Step 2's PARAGRAPH response gets silently discarded by the frontend shortCircuit mechanism in message.ts. The original filter logic compares the currently-sent message sequence number against the received response's sequence number:

// OLD logic — overly aggressive
if (this.lastMsgIdSeqSent > msgIdSeqReceived) {
  // "message is already updated by shortcircuit" → discard!
  return false;
}

The problem: between sending COPY_PARAGRAPH (seq=49) and receiving its PARAGRAPH response, other unrelated messages like EDITOR_SETTING (seq=50) may be sent. This makes lastMsgIdSeqSent (50) > msgIdSeqReceived (49), causing the legitimate PARAGRAPH response for the cloned paragraph to be incorrectly filtered out.

image

Solution
Replace the implicit sequence-number comparison with an explicit tracking set (shortCircuitedParagraphMsgIds). Only messages that were explicitly passed to shortCircuit() get filtered — not all messages where lastMsgIdSeqSent > receivedSeq.

Updated Solution
Dropping the PARAGRAPH msgId compare filter branch when received msg

What type of PR is it?

Bug Fix

Todos

  • - Task

What is the Jira issue?

How should this be tested?

  • Strongly recommended: add automated unit tests for any new or changed behavior
  • Outline any manual steps to test the PR here.

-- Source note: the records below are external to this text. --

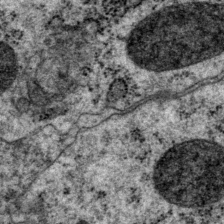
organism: P. pacificus
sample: Pharynx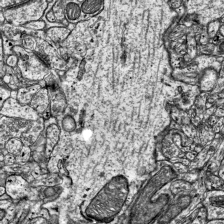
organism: Mouse
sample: Visual Cortex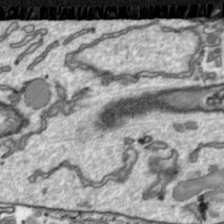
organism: Toxoplasma gondii
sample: Parasites in a vacuole inside a host cell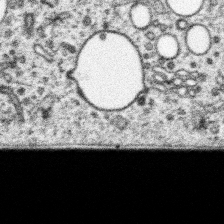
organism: Human
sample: HeLa cells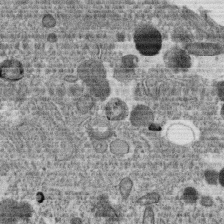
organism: C. elegans
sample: C. elegans oocyte; sperm cells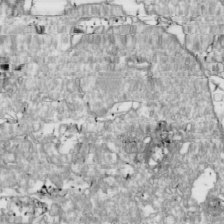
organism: Drosophila
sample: Cell division; meiosis; drosophila spermatocytes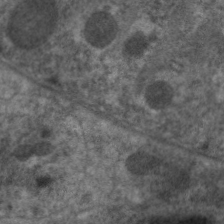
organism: C. elegans
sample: Pharynx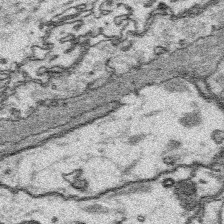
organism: Platynereis dumerilii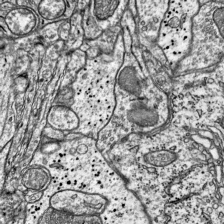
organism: Mouse
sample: Visual Cortex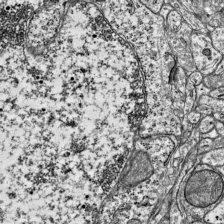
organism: Mouse
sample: Visual Cortex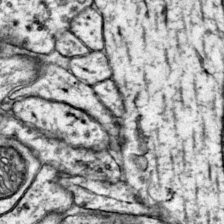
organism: Mouse
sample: Primary visual cortex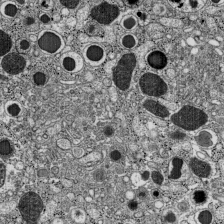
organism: C57BL Mouse
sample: Pancreatic islet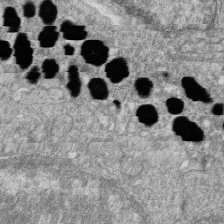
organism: Zebrafish
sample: Cilia; retinal pigment epithelium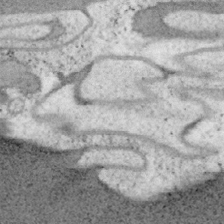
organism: Mouse
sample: OT-I killer T cells with ID8 ovarian cancer cells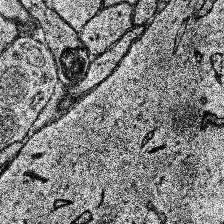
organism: Human
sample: Temporal Lobe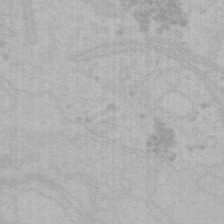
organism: Mouse
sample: Choroid plexus

Screenshots (if appropriate)

Questions:

  • Does the license files need to update?
  • Is there breaking changes for older versions?
  • Does this needs documentation?

@pan3793 pan3793 requested a review from tbonelee May 23, 2026 12:53
Copy link
Copy Markdown
Contributor

@tbonelee tbonelee left a comment

Choose a reason for hiding this comment

The reason will be displayed to describe this comment to others. Learn more.

Thanks for tracking this down. I've been going through both the client and server side and wanted to share a few observations worth weighing before landing. I might be missing context on some of these, so please correct me where I'm wrong.

1. The new tracking Set may not be populated under current code paths

The only caller of shortCircuit() I could find is runParagraph() (message.ts:432), which invokes it with op: OP.PARAGRAPH_STATUS and no msgId. The guard in the new shortCircuit():

if (message.op === OP.PARAGRAPH && message.msgId) { ... add to set ... }

doesn't appear to match in that path, so shortCircuitedParagraphMsgIds would stay empty during normal usage. If that's right, the receive-side filter would always pass through, and the runtime effect of this PR becomes "PARAGRAPH filter is bypassed." That does fix clone loss, but the Set / cap / eviction logic could end up being dead in practice. Worth checking whether there's a future caller you have in mind.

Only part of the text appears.